In this Book, you will witness worn but wistful folks such as composer Virgil Thomson(in his last years) and a few surviving beat writers waving ,(or is it wavering?) as new talent arrives followed by new money. Noble souls such as Helen Johnson (owner of one of the finest African American Theater collections) are finally given their overdue due, while truly lesser folks do overdo it, flailing to be noticed for talent that they probably don't really have.

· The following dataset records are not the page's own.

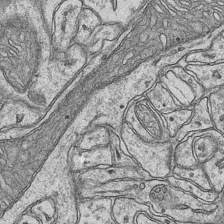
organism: Mouse
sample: CA1 Hippocampus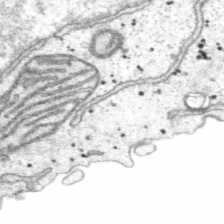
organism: Human
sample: HeLa cells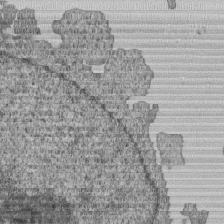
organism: Human
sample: MDA-MB-231 cells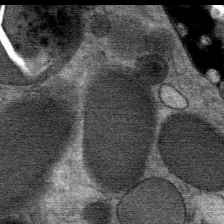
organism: Mouse
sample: Mouse Salivary gland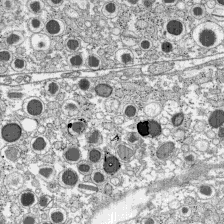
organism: C57BL Mouse
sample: Pancreatic islet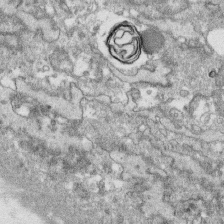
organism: Human
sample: CRL-1474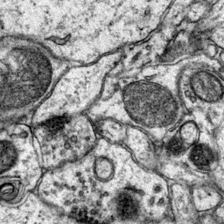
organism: Mouse
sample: Primary visual cortex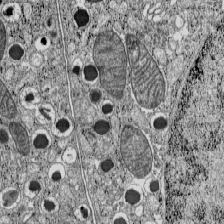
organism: C57BL Mouse
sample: Pancreatic islet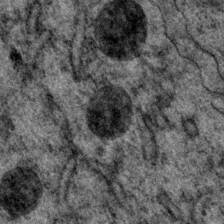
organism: P. pacificus
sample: Pharynx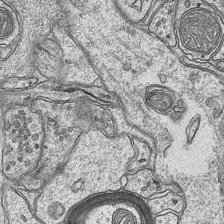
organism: Mouse
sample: CA1 Hippocampus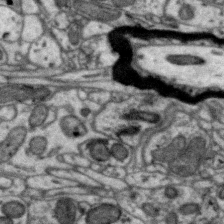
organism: Zebra finch
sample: Brain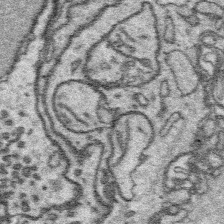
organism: Platynereis dumerilii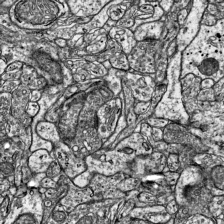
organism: Mouse
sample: Visual Cortex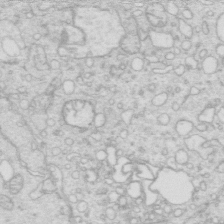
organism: Mouse
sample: Multiciliated cells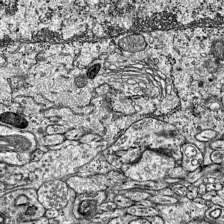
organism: Mouse
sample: Visual Cortex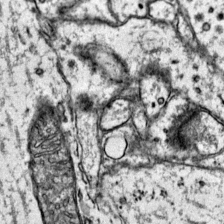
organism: Mouse
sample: Primary visual cortex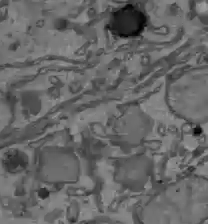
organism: C57BL Mouse
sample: Liver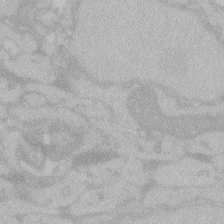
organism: Zebrafish
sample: Macrophage infected with Toxoplasma gondii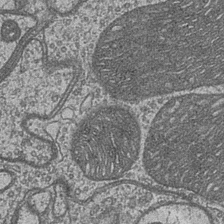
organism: Drosophila
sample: Optic medulla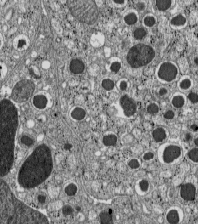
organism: C57BL Mouse
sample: Pancreatic islet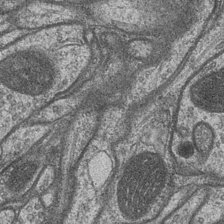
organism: Drosophila
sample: Optic medulla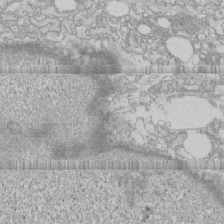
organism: Human
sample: CRL-1474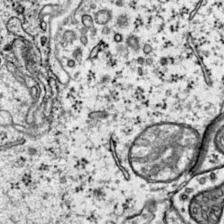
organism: Mouse
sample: Primary visual cortex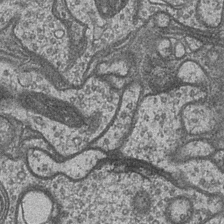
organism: Drosophila
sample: Optic medulla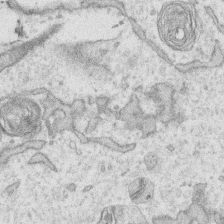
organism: Human
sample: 1205lu cells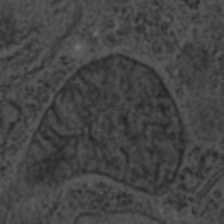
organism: C. elegans
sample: C. elegans embryo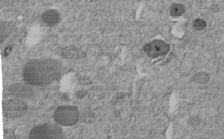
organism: C. elegans
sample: C. elegans embryo early stage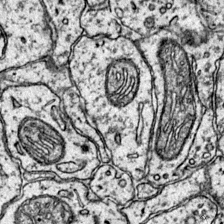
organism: Mouse
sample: Primary visual cortex

The luckiest readers will be those who are drawn onto the creaking boards of the Old Chelsea lured by the likes of rock star Dee Dee Ramone, only to meet film genius, Shirley Clarke for the first time (or vice-versa.)This book is clearly a labor of love. With this un-selfconcious enterprise, Ms. Barros has ended up offering something truly of value. The reading public is the sore looser if they don't take notice!

From Amazon.com
Postcards from a cruise on the "Ship of Fools", August 9, 2000
Reviewer: jleao from Cambridge, MA USA

The Chelsea Hotel remains a fixed point in the chaotic map of New York's creative overworld. It is a collection of brief moments which superimpose "has-been's" with "will-be's", names, facts and faces flashing in and out of notoriety. Somewhere in the building there are holes that lead not exactly into John Malkovitch head but surely into those of likes of Greg Corso, Arthur C. Clark, Sid Vicious, Leonard Cohen among many others. Some holes lead directly to some ugly swamp in New Jersey, so you need a tour guide. Rita Barros is the best you can get. She has wistfully cohabited with this unending cast of characters for those many years; she has become one of them; she has probed the holes in those walls for a decade and a half; inhabited the minds they lead to. She has captured them in the butterfly net which is her camera, she has pined them into postcards, complete with the rooms they refashioned in their own image. She now mails them from beyond the edge in this picture book of quirkiness which is bound to turn any coffee table upside down. To observe that her photos are vivid, vibrant, vicarious, or exuberant, eccentric, hilarious (which they all are) is to realize that, while browsing these pages, one trips on an unending treasure trove of adjectives which never cease to suggest themselves. More than anything these images show the affection and respect for its subjects which are the distinguishing marks of great photography. Having this book around is like joining a new group of old friends or waking with a sudden urge to paint your living room. Get it before it’s gone!